- _Excerpted records_

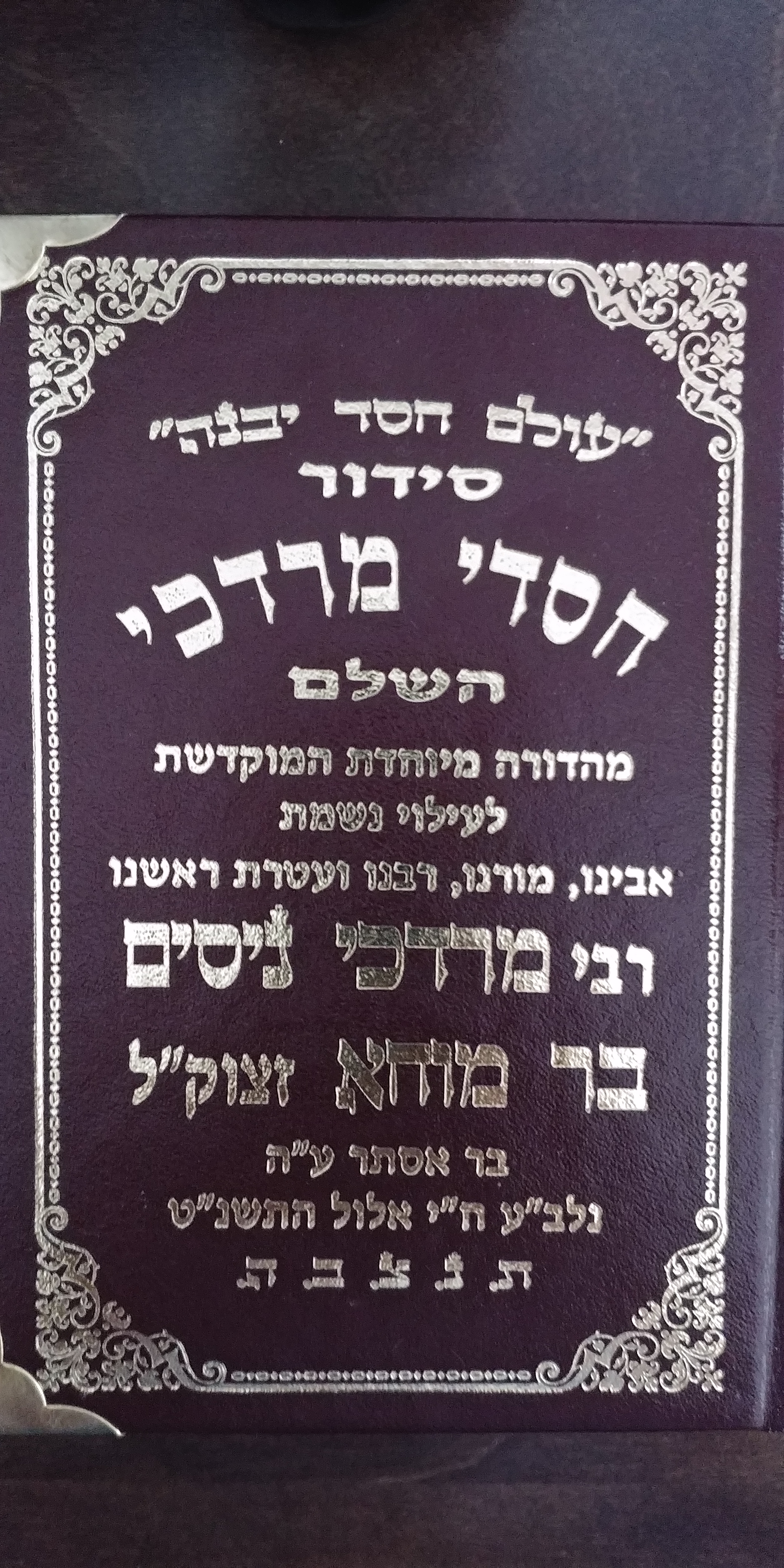 סידור שנכתב לעלוי נשמת הרב ע"י בנו יקותיאל בר מוחא
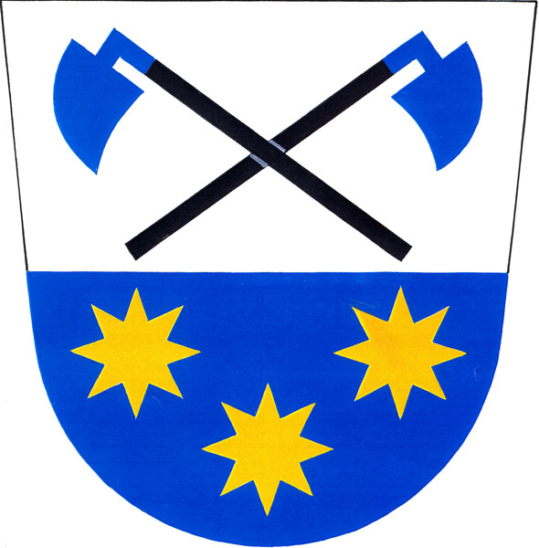 Znak obce Sulimov
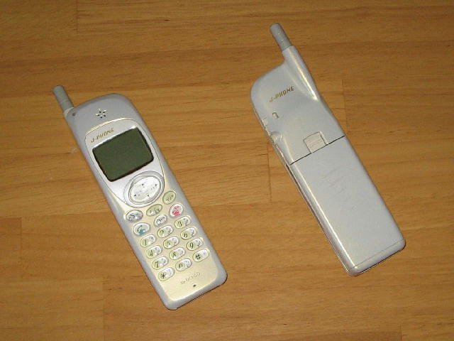 J-PHONE J-DN01 (Composite picture)
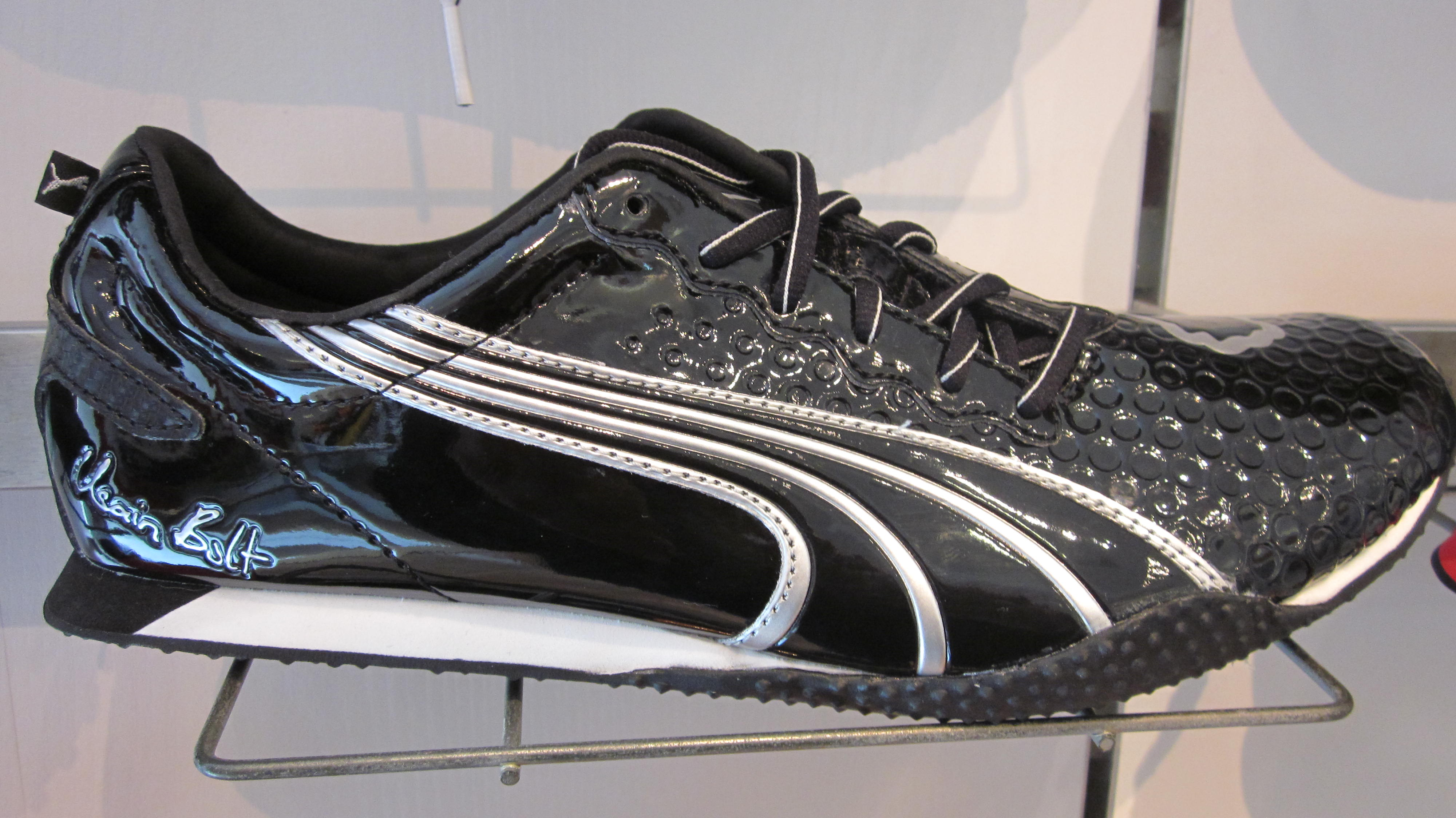 A Puma Street Yaam
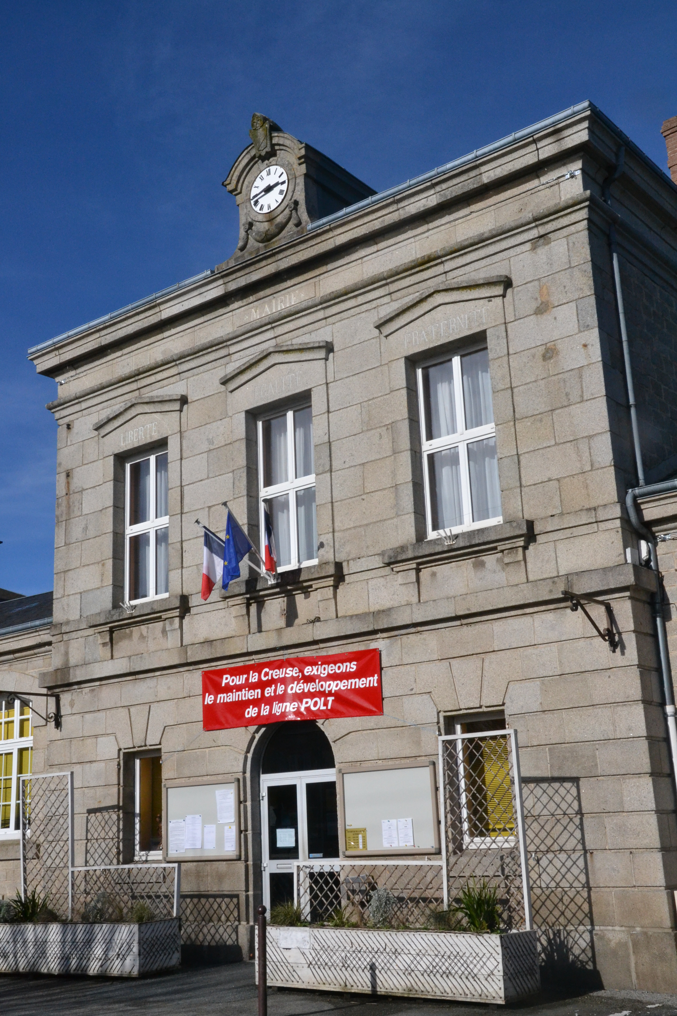 La façade de la mairie de Sainte-Feyre (Creuse, France), et une banderole anti-LGV Poitiers-Limoges et pro-POLT.
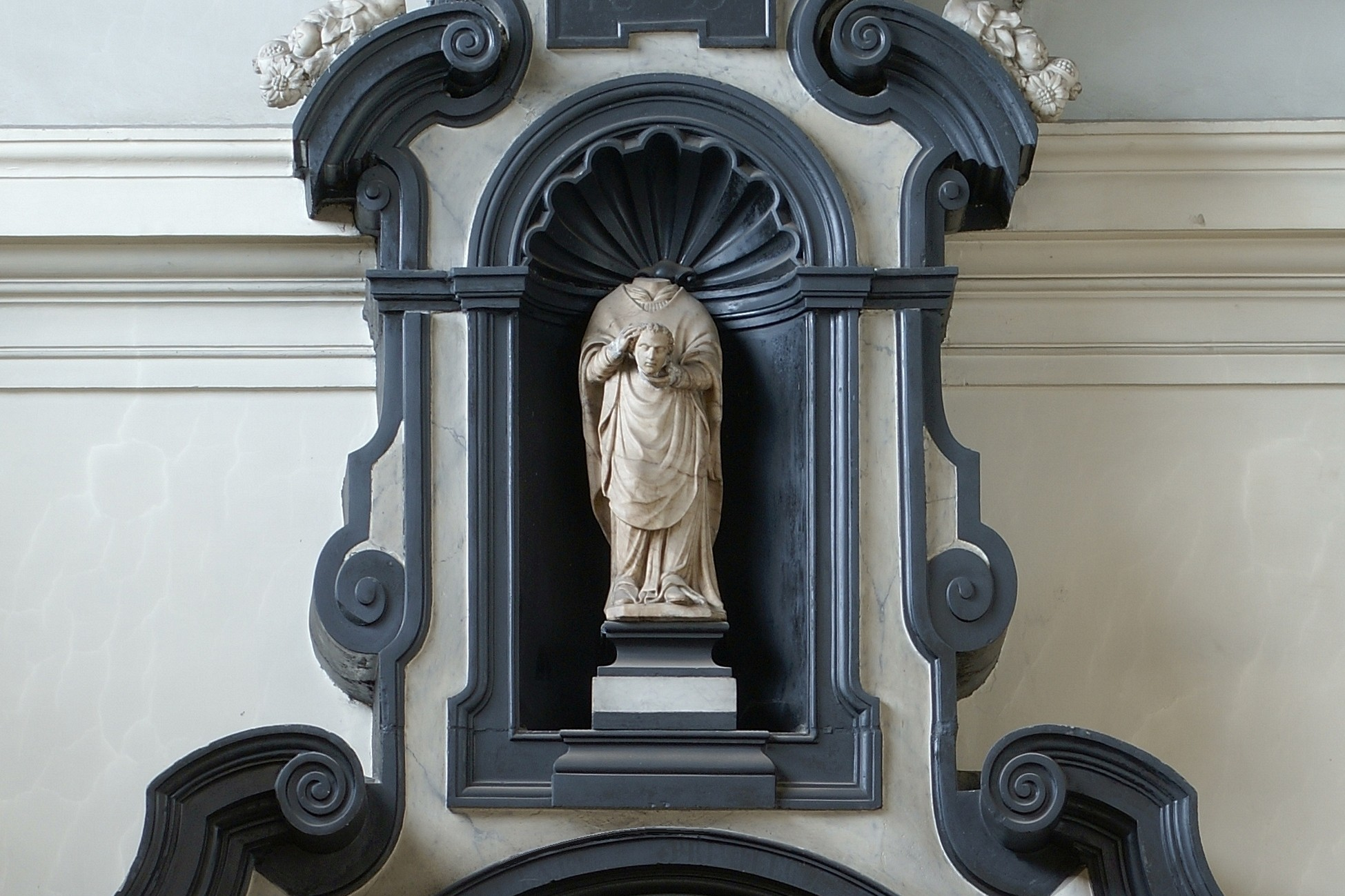 Cathédrale de St-Aubain (Namur) - Autel de St-Aubain (année 1655)
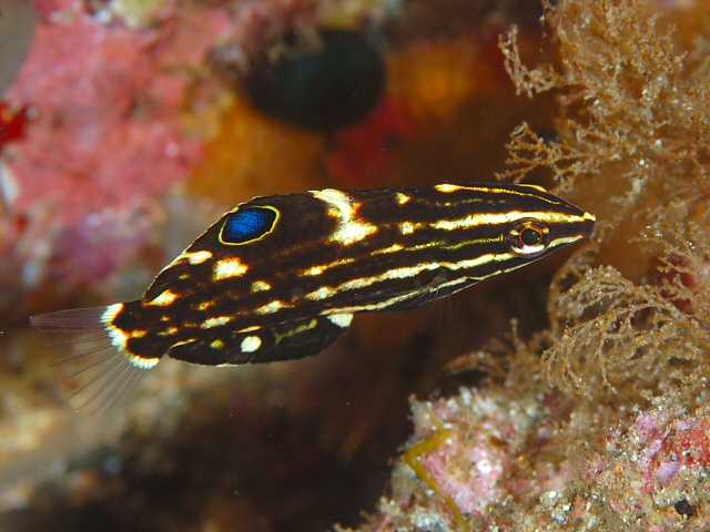 カノコベラ Halichoeres marginatus
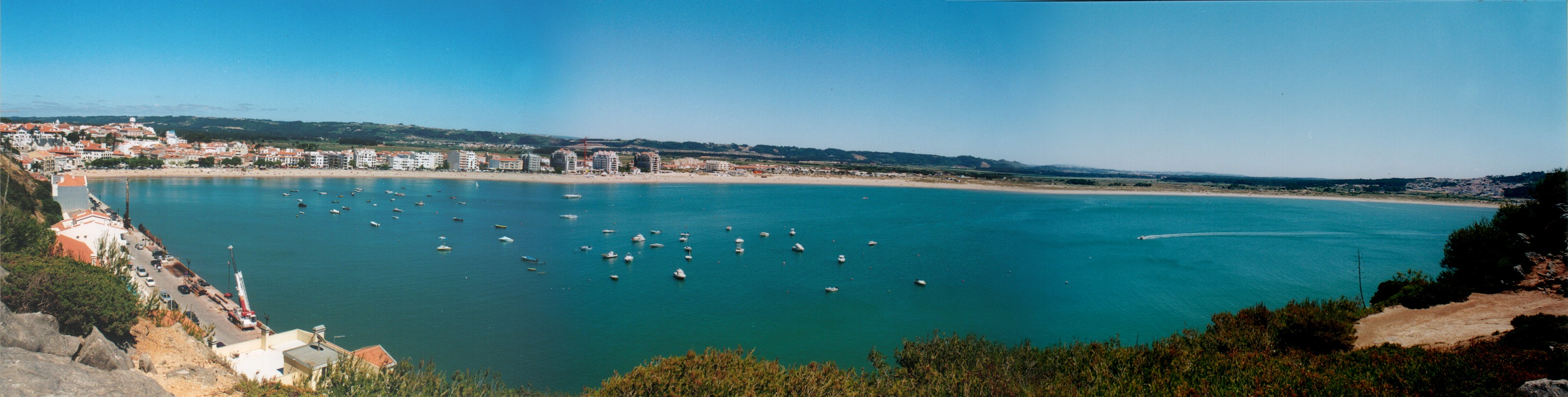 Vista panorâmica da baía de São Martinho do Porto, Alcobaça - Portugal.
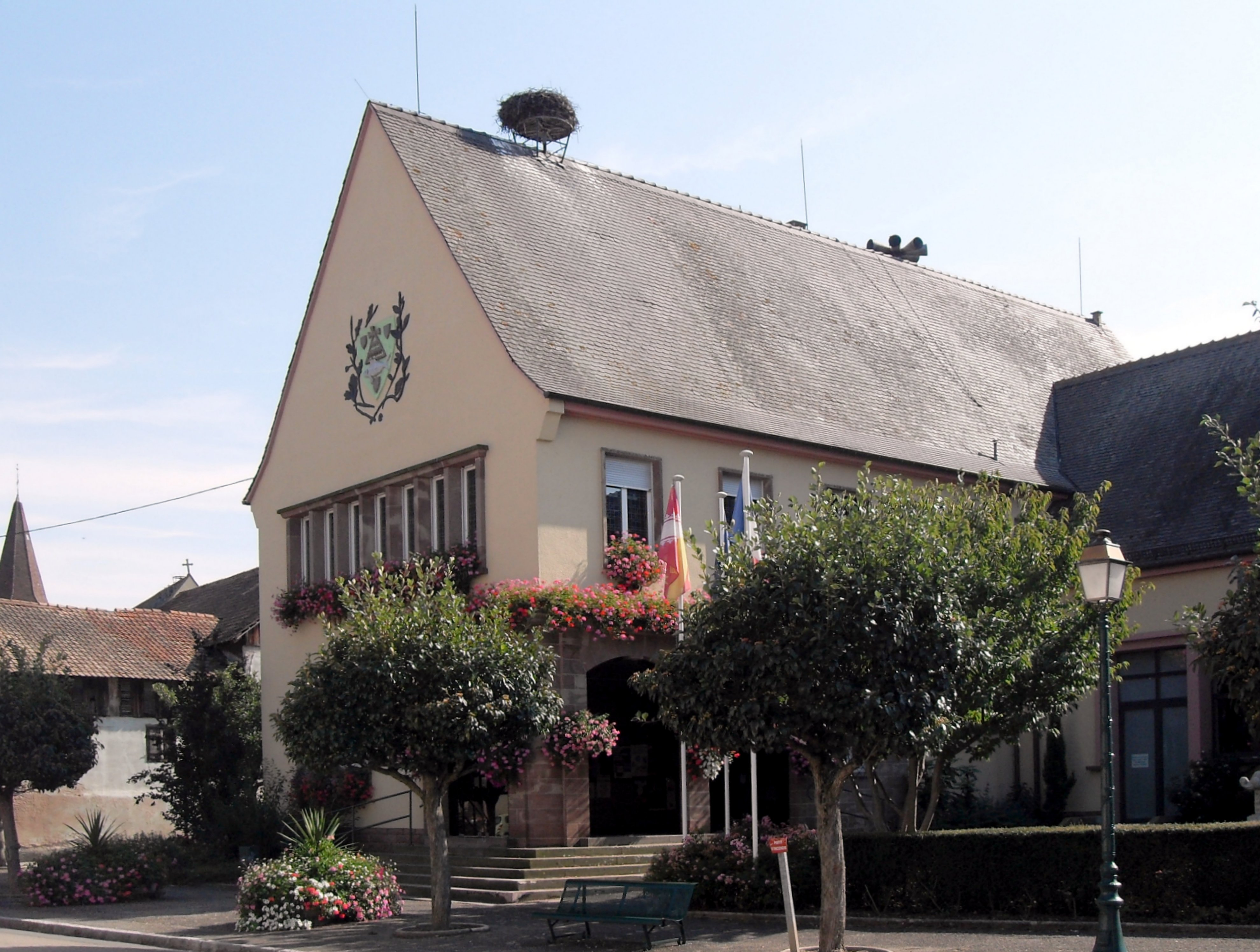 L'hôtel de ville de Guémar
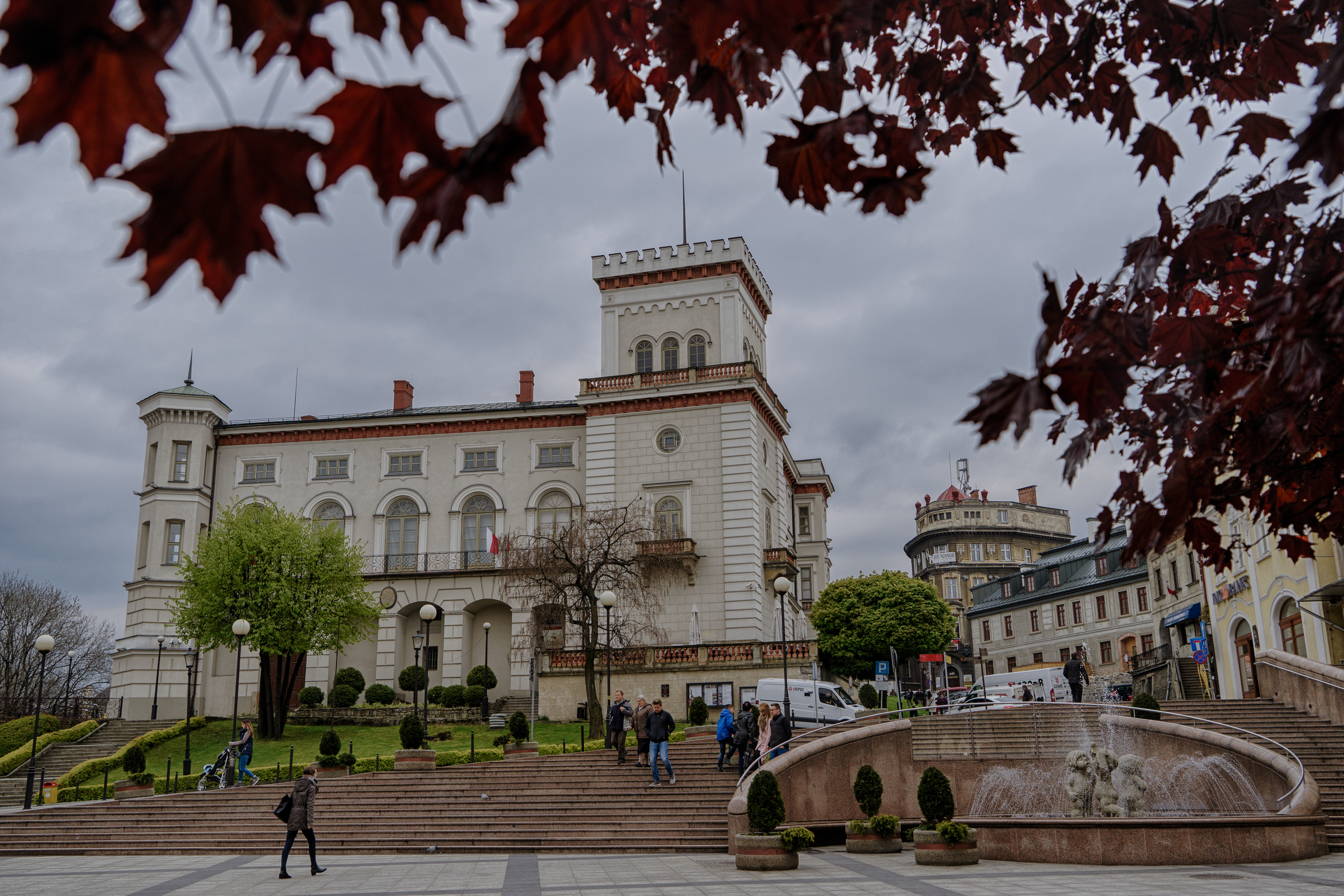 Bielsko-Biała, d. Zamek książąt Sułkowskich, Wikidata has entry Q30062524 with data related to this item.
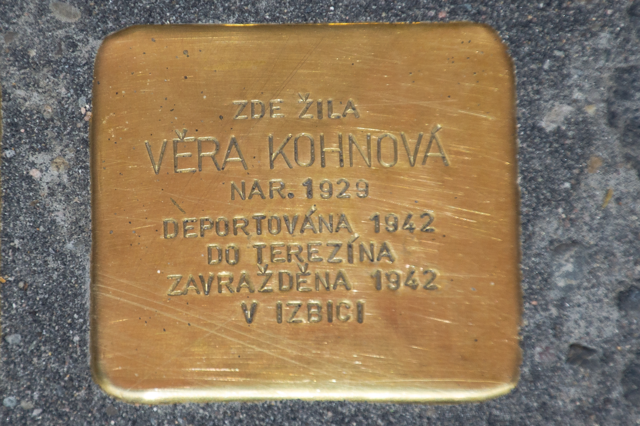 Stolperstein Věra Kohnová
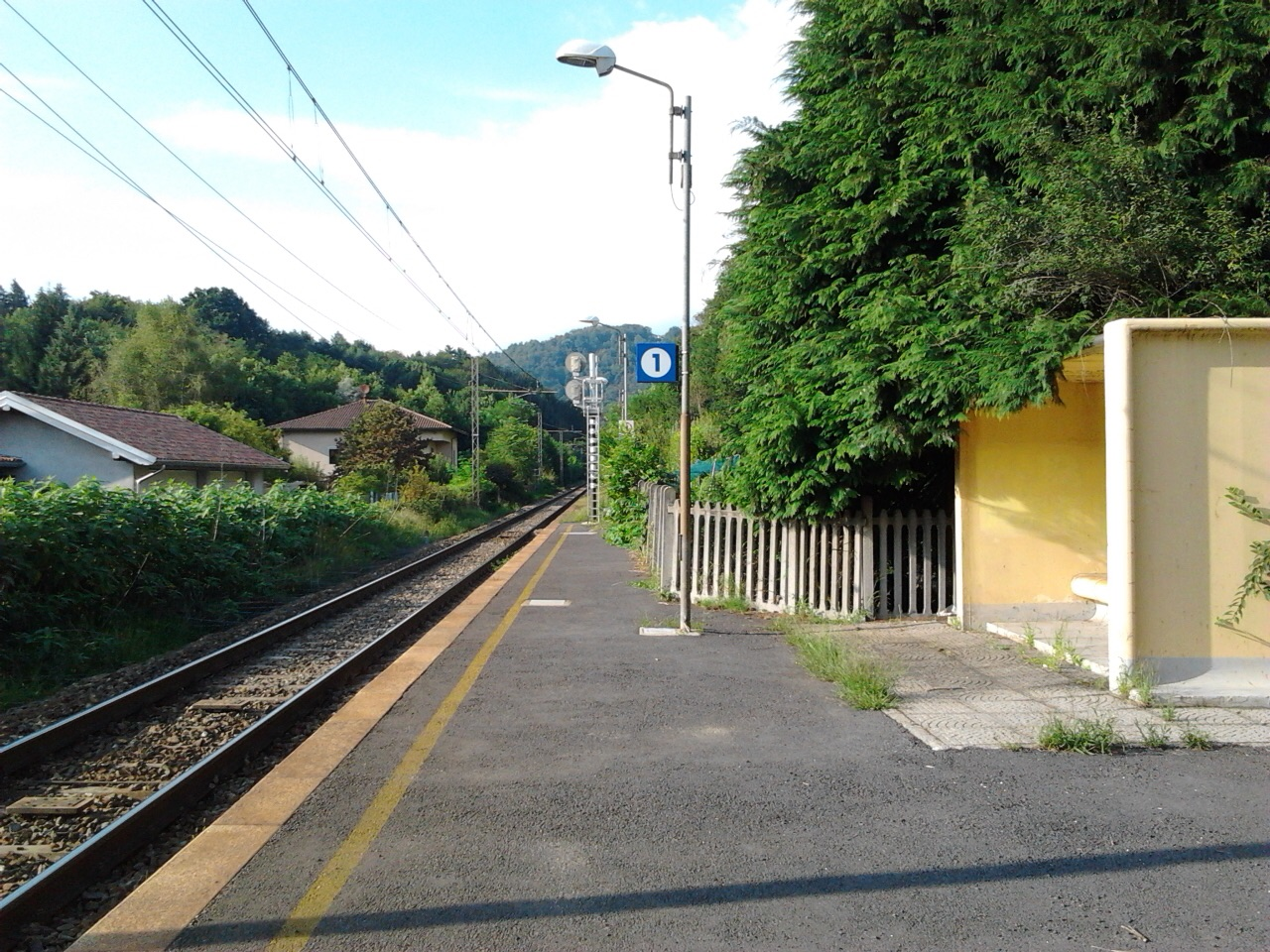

- _Brief_
All of the records above are to be written out exactly, minus their images.

- _The answer_
 סידור שנכתב לעלוי נשמת הרב ע"י בנו יקותיאל בר מוחא
 Znak obce Sulimov
 J-PHONE J-DN01 (Composite picture)
 A Puma Street Yaam
 La façade de la mairie de Sainte-Feyre (Creuse, France), et une banderole anti-LGV Poitiers-Limoges et pro-POLT.
 Cathédrale de St-Aubain (Namur) - Autel de St-Aubain (année 1655)
 カノコベラ Halichoeres marginatus
 Vista panorâmica da baía de São Martinho do Porto, Alcobaça - Portugal.
 L'hôtel de ville de Guémar
 Bielsko-Biała, d. Zamek książąt Sułkowskich, Wikidata has entry Q30062524 with data related to this item.
 Stolperstein Věra Kohnová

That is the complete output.